Animals – Equine – South Carolina
SC Code 47-9-710 Definitions (South Carolina Code of Laws (2016 Edition))
As used in this chapter:
(1) “Engages in an equine activity” means riding, training, providing, or assisting in providing medical treatment of, driving, or being a passenger upon an equine, mounted or unmounted, or a person assisting a participant or show management. It does not include being a spectator at an equine activity, except in cases where the spectator places himself in an unauthorized area and in immediate proximity to the equine activity.
(2) “Equine” means a horse, pony, mule, donkey, or hinny.
(3) “Equine activity” means:
(a) an equine show, fair, competition, performance, parade, or trail riding that involves a breed of equine and an equine discipline, including, but not limited to, dressage, hunter and jumper horse shows, grand prix jumping, three-day events, combined training, rodeos, driving, pulling, cutting, polo, steeplechasing, English and Western performance riding, trail riding and Western games, and hunting.

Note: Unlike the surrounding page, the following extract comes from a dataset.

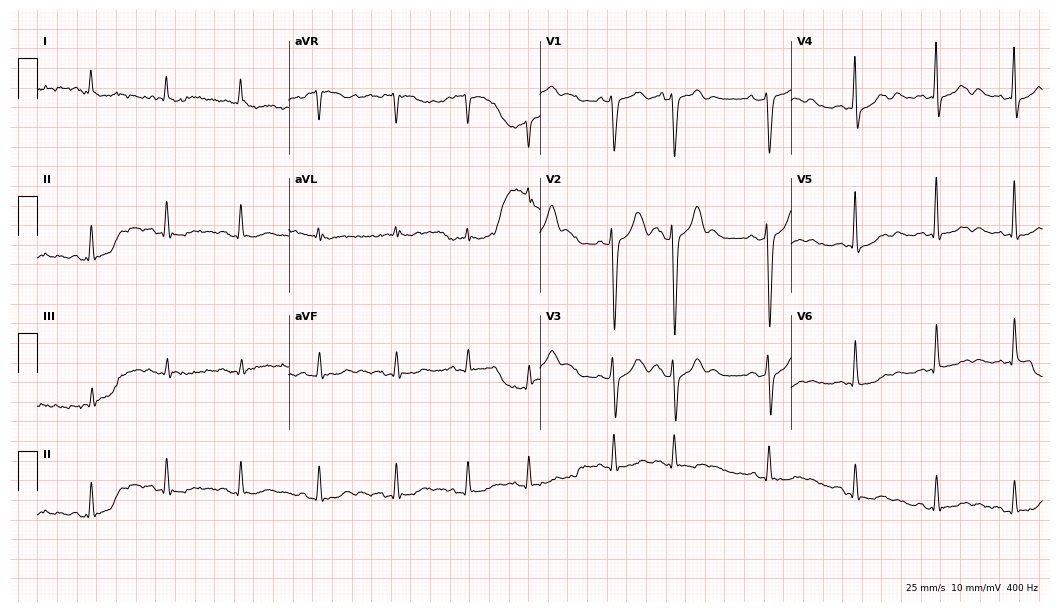
Electrocardiogram (10.2-second recording at 400 Hz), a 60-year-old female. Of the six screened findings (first-degree AV block, right bundle branch block, left bundle branch block, sinus bradycardia, atrial fibrillation, sinus tachycardia), none is recorded. Findings outside these six are not listed.

(b) equine training or teaching activities, or both;
(c) boarding equines;
(d) riding, inspecting, or evaluating an equine belonging to another, whether the owner has received monetary consideration or another thing of value for the use of the equine or is permitting a prospective purchaser of the equine to ride, inspect, or evaluate the equine;
(e) a ride, trip, hunt, or other equine activity, however informal or impromptu, that is sponsored by an equine activity sponsor;
(f) placing or replacing a horseshoe on an equine;
(g) examining or administering medical treatment to an equine by a veterinarian.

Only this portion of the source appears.